Diversification, Capability and Market Direction
Padma Kuppa, chief information officer at Project DIAMOnD, raised another strategic question: market positioning.
“We talked about diversification and what the market is looking for. With 3D, there is so much capability from printing things that are small all the way up to the hull of a boat. Where does a company land when figuring out what customers need?”
Capability alone does not determine success. Access and skill matter.
“Also, how do we make sure people have accessibility to CAD tools and the know-how to use them?”
Desmier returned to the technical foundation beneath those questions.
“CAD systems, everything we are seeing today is built in silos. Getting CAD systems talking to each other is difficult.”
Interoperability, standards and intelligent file formats may ultimately determine how quickly additive manufacturing integrates into mainstream production.

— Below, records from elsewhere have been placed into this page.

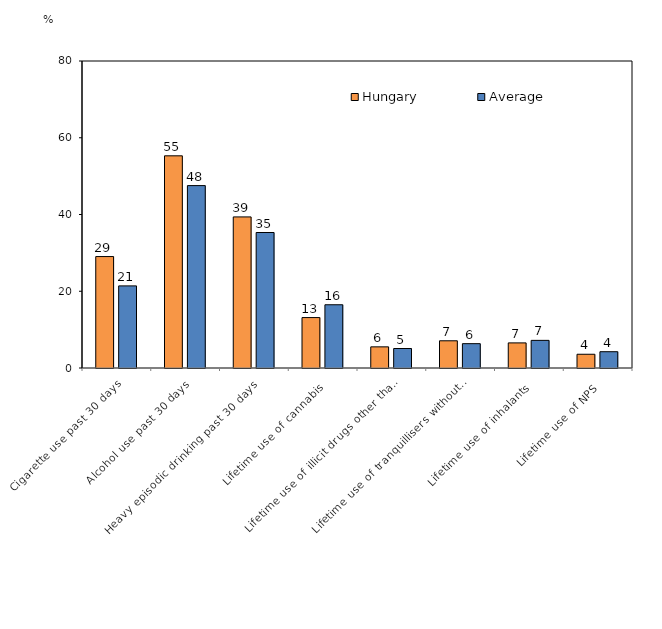
| Category | Hungary | Average |
|---|---|---|
| Cigarette use past 30 days | 29.04 | 21.397 |
| Alcohol use past 30 days | 55.29 | 47.531 |
| Heavy episodic drinking past 30 days | 39.37 | 35.309 |
| Lifetime use of cannabis | 13.14 | 16.48 |
| Lifetime use of illicit drugs other than cannabis | 5.51 | 5.079 |
| Lifetime use of tranquillisers without prescription  | 7.09 | 6.34 |
| Lifetime use of inhalants | 6.54 | 7.202 |
| Lifetime use of NPS | 3.58 | 4.246 |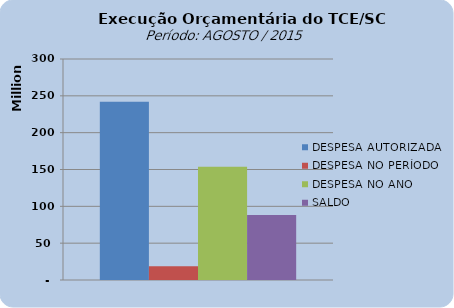
| Category | DESPESA AUTORIZADA | DESPESA NO PERÍODO | DESPESA NO ANO | SALDO |
|---|---|---|---|---|
| 0 | 242002809.33 | 18523811.81 | 153879043.69 | 88123765.64 |

The Future: Software-Defined, AI-Driven Manufacturing
The roundtable reinforced a central insight: additive manufacturing’s future is software-defined.
Intelligent digital files, validated workflows and AI-driven analytics are reshaping how production systems are designed and coordinated. The shift from subtractive to additive manufacturing is not merely technical — it is architectural.
As Desmier put it, “How do we get the culture and the mindset to change? All of this will be small incremental successes to take us up to that point with SPRs and SPR-compliant machines.”
AI adoption statistics suggest manufacturers are leaning forward. Additive manufacturing now sits at the convergence point — where digital intelligence meets physical production.
The companies that succeed will not simply purchase equipment.
They will build cultures capable of adapting to it.